Мы обе рассмеялись, и я сказала, почти не покривив душой:
– Ты отлично выглядишь, мама.
Она действительно выглядела так хорошо, что я даже задумалась: может, получится к концу месяца турнуть из моей сданной в субаренду квартиры студента-выпускника да восстановиться на прежней работе?
– Прости, я не знала, что ты приедешь, иначе приготовила бы что-нибудь вкусненькое, – сказала мама, поправляя волосы. – Не знаю, понравится ли тебе то, что нам натащили.
«Нести нам еду – все равно что везти уголь в Ньюкасл», – подумала я.
– Знаешь, давай-ка сегодня отправимся обедать в «Инн». Джефф повез Брайана в школу, а у твоего отца какая-то встреча. Поэтому мы с тобой пообедаем пораньше, а потом пойдем к Дуайнам и накупим книг. Ты скажешь, что нам стоит купить, и я буду читать, раз нельзя красить. Мне в любом случае нужно что-то почитать, пока я буду проходить процедуры. Ты же знаешь эти больницы – ждешь два часа, чтобы за пять минут тебе укололи палец и взяли кровь, или что там они собираются со мной делать. Ты к нам надолго?
Я посмотрела на маму, на ее руки с длинными пальцами – она коротко обрезала ногти ради своих проектов, – и поняла, что она не знает, зачем я приехала. Так оно было всегда. Решения принимал отец, а она узнавала о них позже, свыкалась с ними и, как правило, усовершенствовала их.
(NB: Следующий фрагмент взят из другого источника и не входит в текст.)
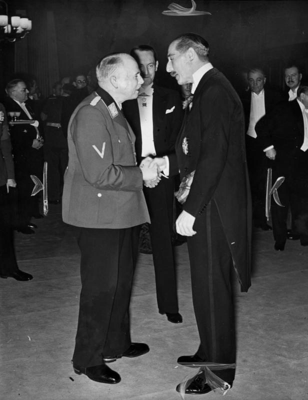 Jahresfest der Deutsch-Englischen Gesellschaft Jahresfest der Deutsch-Englischen Gesellschaft im Haus der Flieger. Herzog von Coburg begrüßt den Botschafter Henderson. Mitte: der Vorsitzende der Deutsch-Englischen Gesellschaft Direktor Lehnkering Abgebildete Personen: Sachsen-Coburg und Gotha, Karl-Eduard von: 1884-1954, Herzog, Präsident des Deutschen Roten Kreuzes, Deutschland Henderson, Neville: Botschafter in Argentinien, Botschafter in Deutschland, Großbritannien
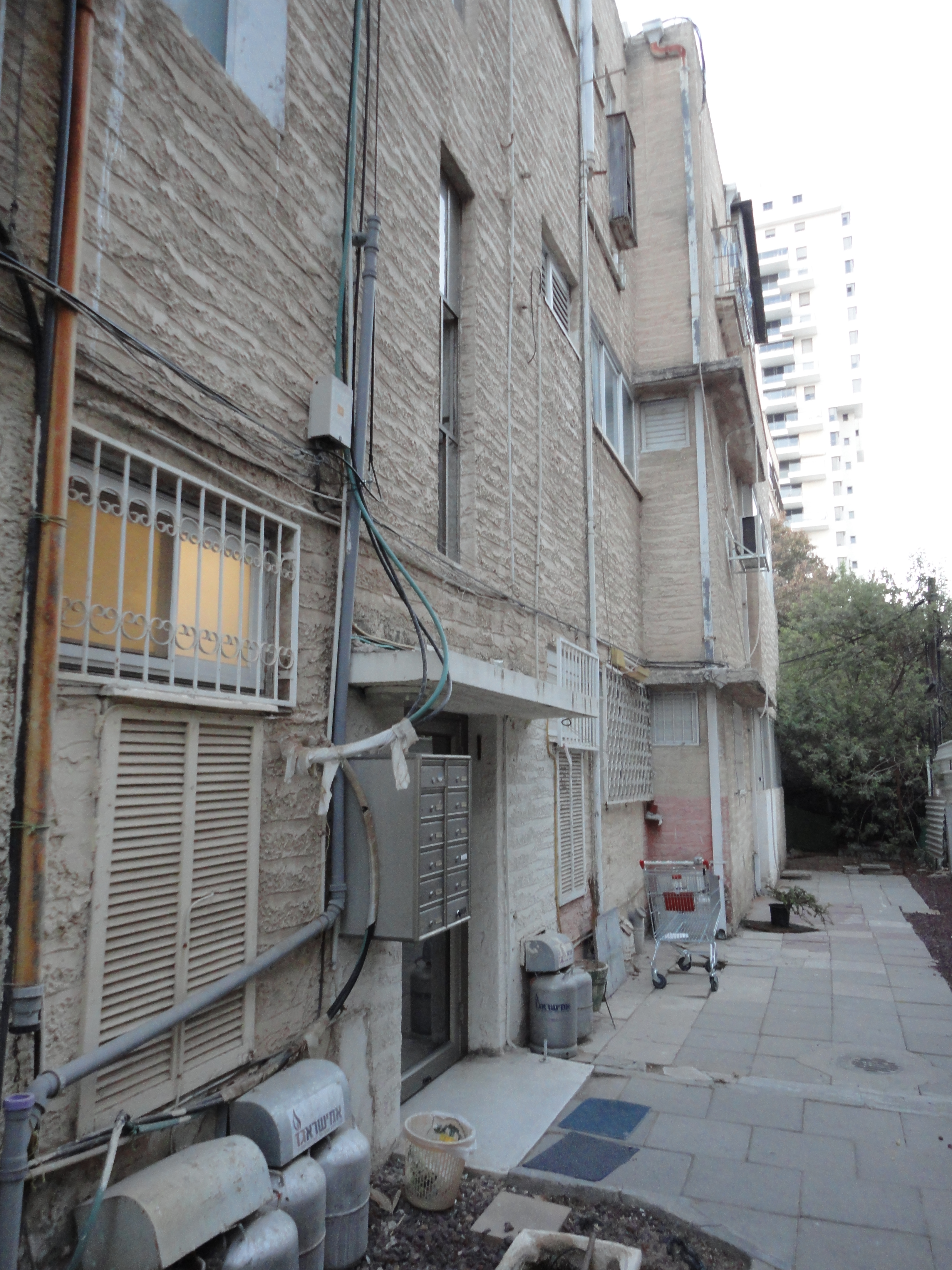 בתי באוהאוס ברחוב הרצל ברמת גן הרצל 20

– Мама, мне хочется немного пожить дома, – пояснила я. – Я устроилась в своей старой комнате наверху.
– Дома? – переспросила она. – Здесь?
Я кивнула.
– О нет, Эллен! Что-то случилось? А как же твои друзья, твоя квартирка? А работа?
– Решила устроить небольшой перерыв, – сказала я как можно беспечнее, но глаза выдали меня: ничего не могла с собой поделать.
– О нет, – прошептала мама. – Нет, нет и нет. Ты не должна превращаться в няньку или прислугу. Вести мой дом я должна сама, а то ты меня возненавидишь.
– Но это же абсурд! – возмутилась я.
– Господи, Эллен, – продолжила мама, будто и не слышала меня. – Ты должна вернуться. Мы пообедаем, а завтра утром ты уедешь. Или, если хочешь, последним поездом сегодня. Есть же ведь такой, правда?
– Мама, тебе скоро понадобится помощь, – попыталась я ее образумить. – Я просто буду с тобой, пока ты будешь проходить химиотерапию… Ой, прости: лечение. Я пока буду делать вместо тебя то, что запретили врачи.